I'm moving! I found a place. Things fell through with my dear friend with whom I was going to find a two-bedroom for the summer, so I looked alone for rooms. I found a ridiculously cheap room in a beautiful three-bedroom in Pilsen, where I worked last year. I know the neighborhood well from working there, and while it's not the most hip neighborhood, it's hardly at all gentrified, which is exciting, and also a little scary. My beloved neighborhood is green and lush and rich and gorgeous, with some cheap-ish student housing thrown into the mix. This neighborhood is Mexican and urban and (a lot) grittier. So I'm living the bohemian dream, I guess: cheap cheap cheap rent, hipster stranger roommates, working-class neighborhood, vintage building.

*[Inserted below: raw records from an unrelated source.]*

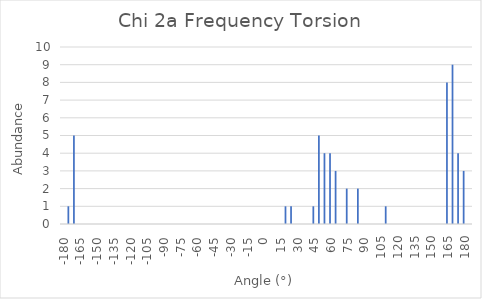
| Category | Series 0 |
|---|---|
| -180.0 | 0 |
| -175.0 | 1 |
| -170.0 | 5 |
| -165.0 | 0 |
| -160.0 | 0 |
| -155.0 | 0 |
| -150.0 | 0 |
| -145.0 | 0 |
| -140.0 | 0 |
| -135.0 | 0 |
| -130.0 | 0 |
| -125.0 | 0 |
| -120.0 | 0 |
| -115.0 | 0 |
| -110.0 | 0 |
| -105.0 | 0 |
| -100.0 | 0 |
| -95.0 | 0 |
| -90.0 | 0 |
| -85.0 | 0 |
| -80.0 | 0 |
| -75.0 | 0 |
| -70.0 | 0 |
| -65.0 | 0 |
| -60.0 | 0 |
| -55.0 | 0 |
| -50.0 | 0 |
| -45.0 | 0 |
| -40.0 | 0 |
| -35.0 | 0 |
| -30.0 | 0 |
| -25.0 | 0 |
| -20.0 | 0 |
| -15.0 | 0 |
| -10.0 | 0 |
| -5.0 | 0 |
| 0.0 | 0 |
| 5.0 | 0 |
| 10.0 | 0 |
| 15.0 | 0 |
| 20.0 | 1 |
| 25.0 | 1 |
| 30.0 | 0 |
| 35.0 | 0 |
| 40.0 | 0 |
| 45.0 | 1 |
| 50.0 | 5 |
| 55.0 | 4 |
| 60.0 | 4 |
| 65.0 | 3 |
| 70.0 | 0 |
| 75.0 | 2 |
| 80.0 | 0 |
| 85.0 | 2 |
| 90.0 | 0 |
| 95.0 | 0 |
| 100.0 | 0 |
| 105.0 | 0 |
| 110.0 | 1 |
| 115.0 | 0 |
| 120.0 | 0 |
| 125.0 | 0 |
| 130.0 | 0 |
| 135.0 | 0 |
| 140.0 | 0 |
| 145.0 | 0 |
| 150.0 | 0 |
| 155.0 | 0 |
| 160.0 | 0 |
| 165.0 | 8 |
| 170.0 | 9 |
| 175.0 | 4 |
| 180.0 | 3 |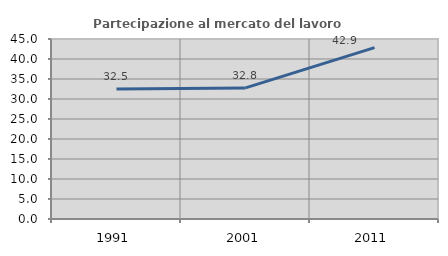
| Category | Partecipazione al mercato del lavoro  femminile |
|---|---|
| 1991.0 | 32.479 |
| 2001.0 | 32.78 |
| 2011.0 | 42.857 |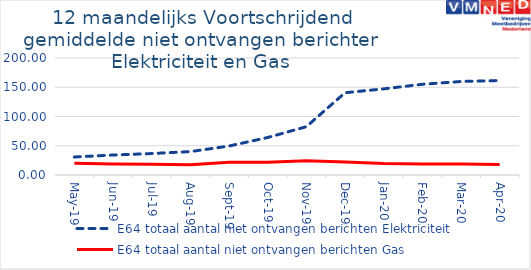
| Category | E64 totaal aantal niet ontvangen berichten Elektriciteit | E64 totaal aantal niet ontvangen berichten Gas |
|---|---|---|
| 2019-05-01 | 30.75 | 20.25 |
| 2019-06-01 | 34.167 | 18.917 |
| 2019-07-01 | 36.667 | 18.5 |
| 2019-08-01 | 40 | 17.583 |
| 2019-09-01 | 49.5 | 21.667 |
| 2019-10-01 | 64.083 | 21.917 |
| 2019-11-01 | 82.583 | 24.333 |
| 2019-12-01 | 140.583 | 22.333 |
| 2020-01-01 | 147.25 | 19.5 |
| 2020-02-01 | 155.083 | 18.667 |
| 2020-03-01 | 159.833 | 18.667 |
| 2020-04-01 | 161.5 | 17.75 |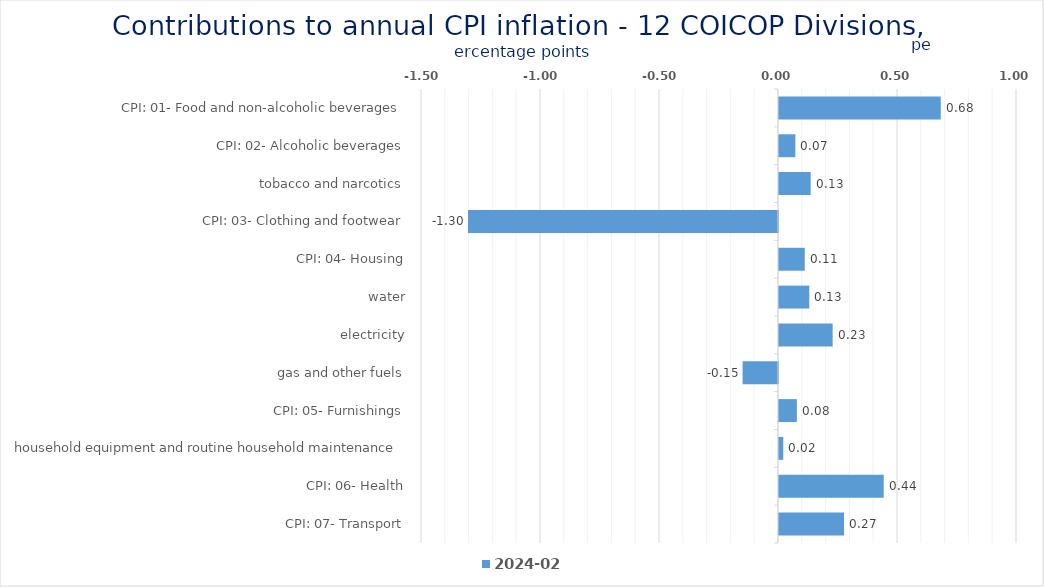
| Category | 2024-02 |
|---|---|
| CPI: 01- Food and non-alcoholic beverages | 0.68 |
| CPI: 02- Alcoholic beverages, tobacco and narcotics | 0.069 |
| CPI: 03- Clothing and footwear | 0.133 |
| CPI: 04- Housing, water, electricity, gas and other fuels | -1.303 |
| CPI: 05- Furnishings, household equipment and routine household maintenance | 0.108 |
| CPI: 06- Health | 0.127 |
| CPI: 07- Transport | 0.225 |
| CPI: 08- Communication | -0.149 |
| CPI: 09- Recreation and culture | 0.075 |
| CPI: 10- Education | 0.018 |
| CPI: 11- Restaurants and hotels | 0.44 |
| CPI: 12- Miscellaneous goods and services | 0.273 |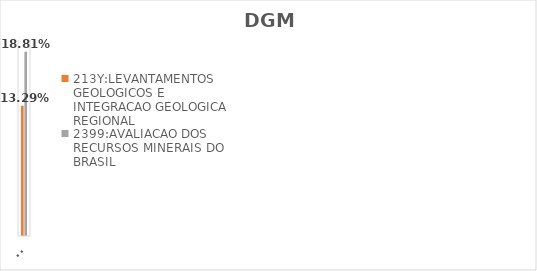
| Category | 213Y:LEVANTAMENTOS GEOLOGICOS E INTEGRACAO GEOLOGICA REGIONAL | 2399:AVALIACAO DOS RECURSOS MINERAIS DO BRASIL |
|---|---|---|
| EXECUTADO | 0.133 | 0.188 |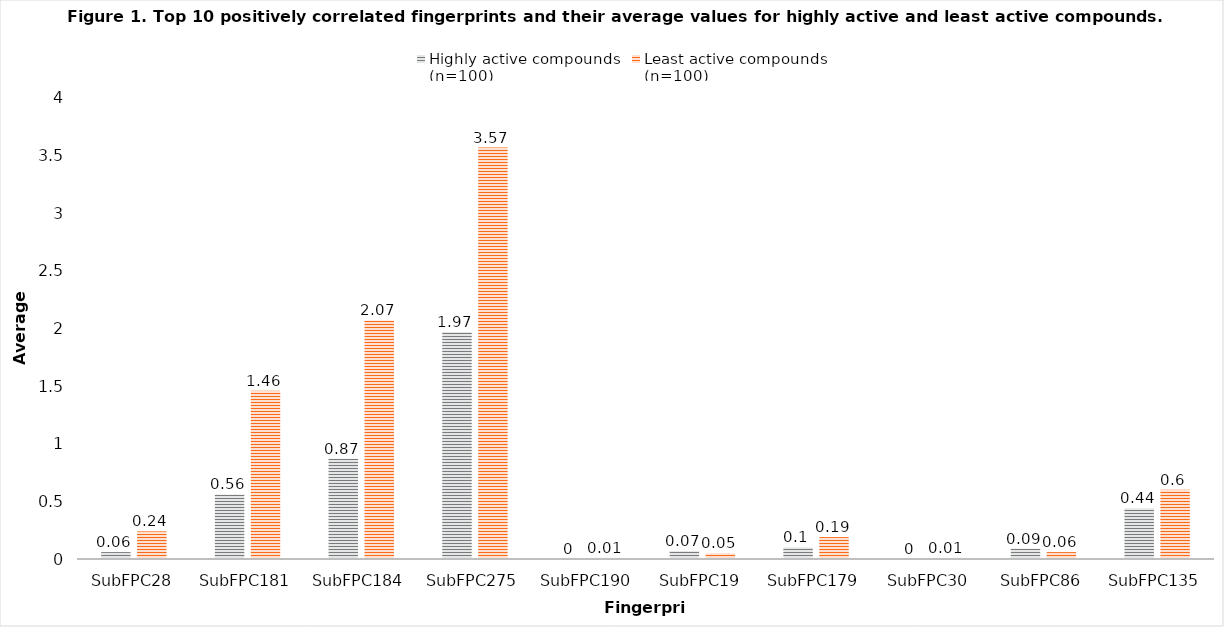
| Category | Highly active compounds 
(n=100) | Least active compounds 
(n=100) |
|---|---|---|
| SubFPC28 | 0.06 | 0.24 |
| SubFPC181 | 0.56 | 1.46 |
| SubFPC184 | 0.87 | 2.07 |
| SubFPC275 | 1.97 | 3.57 |
| SubFPC190 | 0 | 0.01 |
| SubFPC19 | 0.07 | 0.05 |
| SubFPC179 | 0.1 | 0.19 |
| SubFPC30 | 0 | 0.01 |
| SubFPC86 | 0.09 | 0.06 |
| SubFPC135 | 0.44 | 0.6 |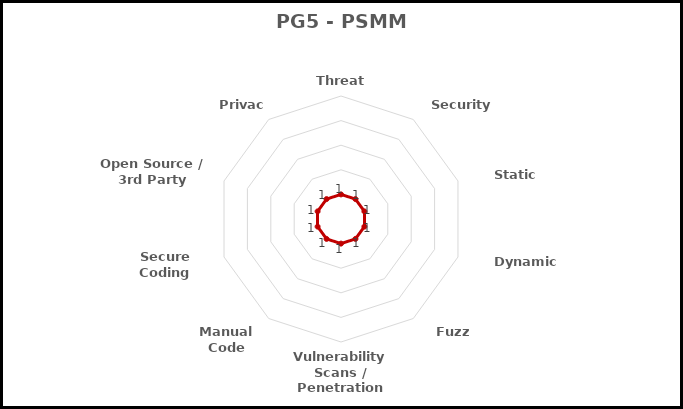
| Category | Technical Parameters |
|---|---|
| Threat Modeling | 1 |
| Security Testing | 1 |
| Static Analysis | 1 |
| Dynamic Analysis | 1 |
| Fuzz Testing | 1 |
| Vulnerability Scans / Penetration Testing | 1 |
| Manual Code Reviews | 1 |
| Secure Coding Standards | 1 |
| Open Source / 3rd Party Libraries | 1 |
| Privacy | 1 |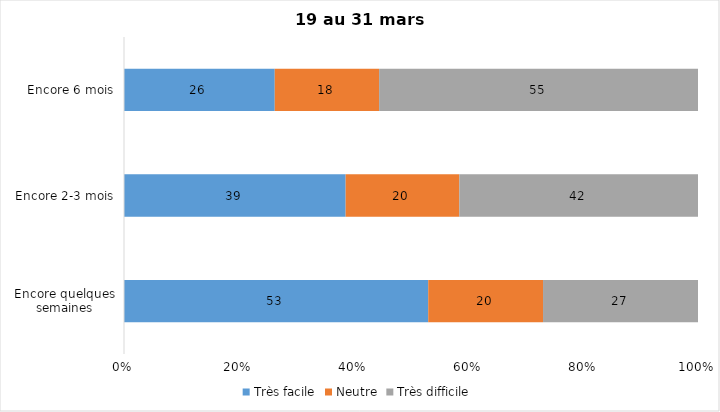
| Category | Très facile | Neutre | Très difficile |
|---|---|---|---|
| Encore quelques semaines | 53 | 20 | 27 |
| Encore 2-3 mois | 39 | 20 | 42 |
| Encore 6 mois | 26 | 18 | 55 |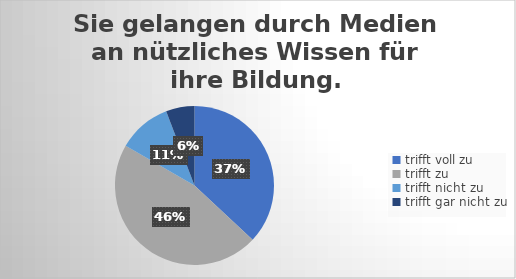
| Category | Sie gelangen durch Medien an nützliches Wissen für ihre Bildung. |
|---|---|
| trifft voll zu | 102 |
| trifft zu  | 128 |
| trifft nicht zu  | 30 |
| trifft gar nicht zu | 16 |

I'm terrified. Not of what could happen (you can get mugged anywhere, even friends can turn out to be annoying roommates) but of... newness, of change, of losing my intimacy with my neighborhood and having lots of friends right down the street. I think it's the alone, cut-loose feeling that scares me the most. And moving away from the lush green beauty that is my neighborhood. I took a whole slew of pictures of flowers one summer in my neighborhood, this rose is one of a profusion.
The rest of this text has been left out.